I still regret it today – even after 15 years. I had my heart set on a new digital camera. A Sony. And I was in Hong Kong’s tech district where there were bargains to be had. I’d found the exact model I wanted and negotiated a good deal.
Then another salesman stepped in. He showed me a lot of technical stuff trying to convince me the camera he wanted to sell me was better than the one I wanted. He used a few sales techniques like making statements I couldn’t really disagree with to lead me towards the decision he wanted me to make. He could see I knew a little bit about the technology but not enough to challenge his ‘knowledge’. A little knowledge can be a dangerous thing as a buyer! He took me to a place in my mind where I either followed his logic and bought his suggestion or I demonstrated to him my total stupidity and bought what I wanted. So of course I bought his suggestion.

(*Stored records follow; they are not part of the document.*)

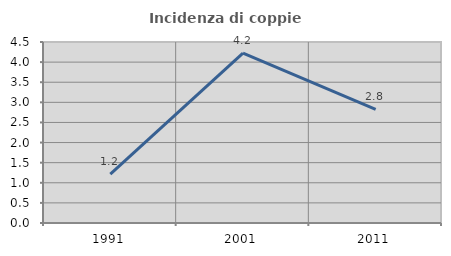
| Category | Incidenza di coppie miste |
|---|---|
| 1991.0 | 1.215 |
| 2001.0 | 4.225 |
| 2011.0 | 2.825 |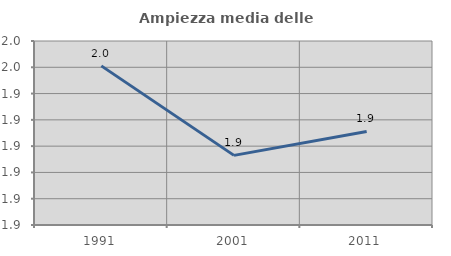
| Category | Ampiezza media delle famiglie |
|---|---|
| 1991.0 | 1.951 |
| 2001.0 | 1.916 |
| 2011.0 | 1.926 |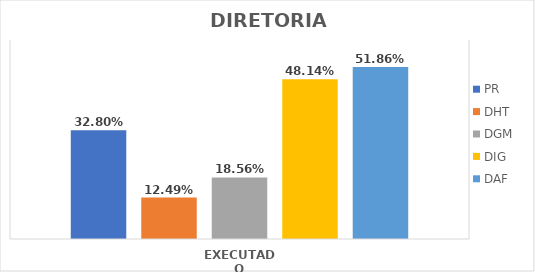
| Category | PR | DHT | DGM | DIG | DAF |
|---|---|---|---|---|---|
| EXECUTADO | 0.328 | 0.125 | 0.186 | 0.481 | 0.519 |

And I regret it even now. I didn’t have the camera I wanted. I felt I’d been sold to. I felt I’d been pressured into buying something I didn’t want but I was also too ashamed of myself to admit it. Now I may be doing the salesman a huge dis-service. He might have been right about all the technical stuff and I might have had the better camera after all. But it didn’t feel like it. I might have used his technical speak to justify the purchase to others, but it didn’t work with me. I never went back to that store. Nor did I recommend it to anyone.
People buy on emotion
You see, for everything except day to day items, people buy for emotional reasons. They don’t buy because of features or even necessarily benefits, but because they have invested emotional capital in the decision. They use the features and benefits to justify the decision later. Ask any android phone user why he thinks people buy seemingly more expensive and lower spec Apple products. He wont be able to explain it rationally. People have emotional capital invested in their love of Apple tech. (Yes, I have an iPhone and an iPad – but Windows PC’s. sort that conundrum if you can).

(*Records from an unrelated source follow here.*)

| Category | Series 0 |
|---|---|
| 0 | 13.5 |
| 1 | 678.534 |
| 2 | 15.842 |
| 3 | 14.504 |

So if you want to avoid buyers’ remorse and get more recommendations, you need to connect with your client’s emotions. Find out why they are looking to buy something and help them achieve the emotion reasons. If they have a problem, help take away the pain. Whatever you do, don’t leave them feeling like Dilbert – trapped, blackmailed and left with no option. Find a way to give the client what they need whilst getting what you need. The ‘win-win’ situation. Not only is it ethical, but you get loads of recommendations, and we all want that in business.